Mengunjungi Sumedang Lewat Tahu dan Sepotong Bait Lagu Pidi Baiq

Sumber gambar; TerasJabar.Id


“Sebagai kontestan terakhir di Bandung, Rio datang dengan penampilannya yang sederhana. Tapi, dia yakin suaranya tidak sesederhana penampilannya.” Begitu penjelasan dalam video di You Tube tentang audisi Indonesian Idol tahun 2012.

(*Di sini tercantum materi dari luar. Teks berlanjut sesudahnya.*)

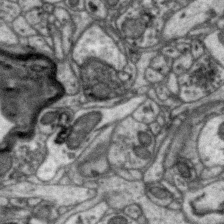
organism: Zebra finch
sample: Brain
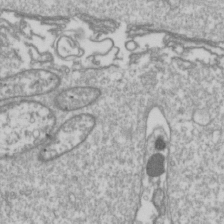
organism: Drosophila
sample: Cell division; meiosis; drosophila spermatocytes
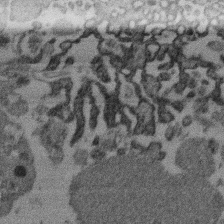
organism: Mouse
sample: Dividing mouse embryo 1 cell stage
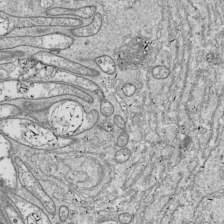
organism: Drosophila
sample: Cell division; meiosis; drosophila spermatocytes
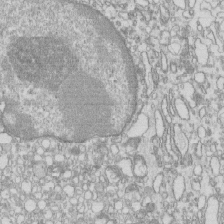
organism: Mouse
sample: Macrophages
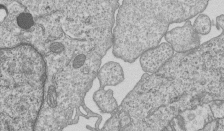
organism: Human
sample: MDA-MB-231 cells
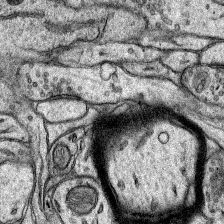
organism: Rat
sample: Hippocampus
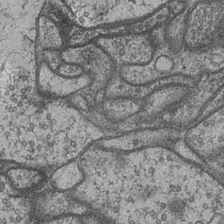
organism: Drosophila
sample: Optic medulla
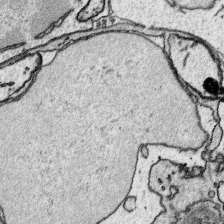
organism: Platynereis dumerilii
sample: Parapodia
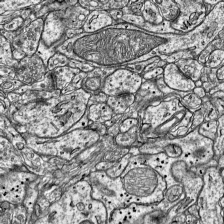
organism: Mouse
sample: Visual Cortex
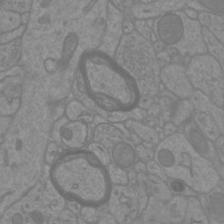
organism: Mouse
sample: Cortical neurons
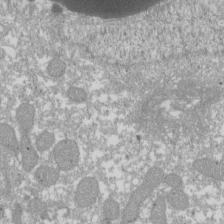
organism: Xenopus
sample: Cilia; centrioles in frog embryo cells
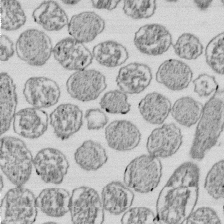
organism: E. coli
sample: Bacterial nucleoid
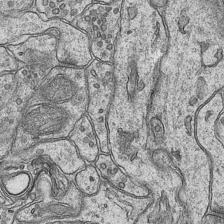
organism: Mouse
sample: CA1 Hippocampus
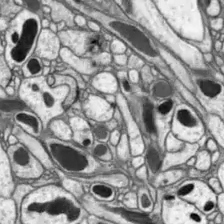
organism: Drosophila
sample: Optic lobe
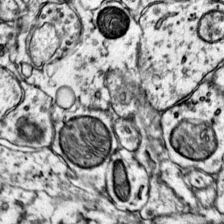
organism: Mouse
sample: Primary visual cortex
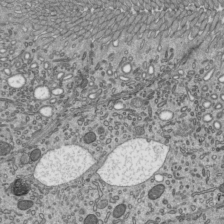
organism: Mouse
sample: Mouse epididymis efferent ductule cilia
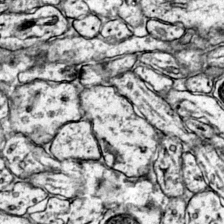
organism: Mouse
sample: Primary visual cortex
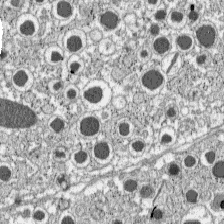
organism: C57BL Mouse
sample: Pancreatic islet
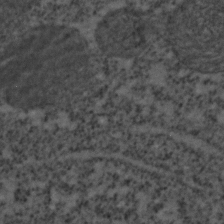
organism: C. elegans
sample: C. elegans embryo
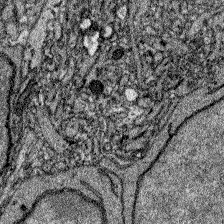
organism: Zebrafish
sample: Larval olfactory bulb
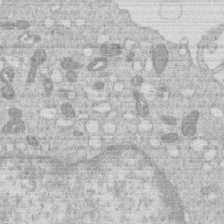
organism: Human
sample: Macrophage cells
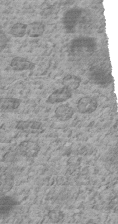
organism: C. elegans
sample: C. elegans embryo early stage
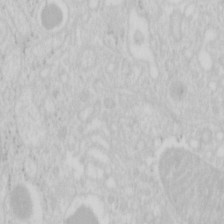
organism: Mouse
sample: Pancreas
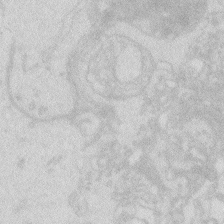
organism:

Rio Agung, nama kontestan itu, hanya memakai kaos oblong dan celana pendek yang diprotes oleh Ahmad Dani. Meski begitu, Rio tetap lolos ke audisi selanjutnya. Rio merupakan peserta asal Sumedang yang ditahapan audisi selanjutnya sudah berpakaikan rapi sesuai standar yang disarankan Ahmad Dani. Ia juga membawa makanan ringan berupa tahu untuk para juri. Tahu itu dikenal sebagai tahu Sumedang.



Sebagai warga dari Sulawesi Selatan (Sulsel), mengakrabi suatu wilayah di kepulauan nusantara ini salah satunya melalui ciri khas kulinernya. Nah, dari tontonan di audisi Indonesian Idol itu, saya baru tahu untuk pertama kalinya kalau di Sumedang, salah satu kabupaten di Jawa Barat terkenal dengan kuliner tahu.

Di Sulsel sendiri, tahu bukanlah kuliner langka. Meski jenis bahan makanan ini dari Jawa, lidah masyarakat Sulsel sudah akrab dengan tahu. Jajajan berupa tahu goreng saban malam marak di jual di titik pusat kota di semua kabupaten di Sulsel. Bukti kalau tahu sangat digemari lidah orang Sulsel.
_

Jauh sebelum Pidi Baiq dikenal luas usai sekuel film Dilan 1991 dan Dilan 1990 mengguncang dunia perfilman tanah air sebagai salah satu film terlaris sepanjang masa. Kira-kira di tahun 2013, saya mulai mendengarkan Pidi Baiq, tembang-tembang nyeleneh dengan nama besar bandnya: The Panas Dalam menjadi hit menemani hari-hari saya hingga jenuh mendengarnya.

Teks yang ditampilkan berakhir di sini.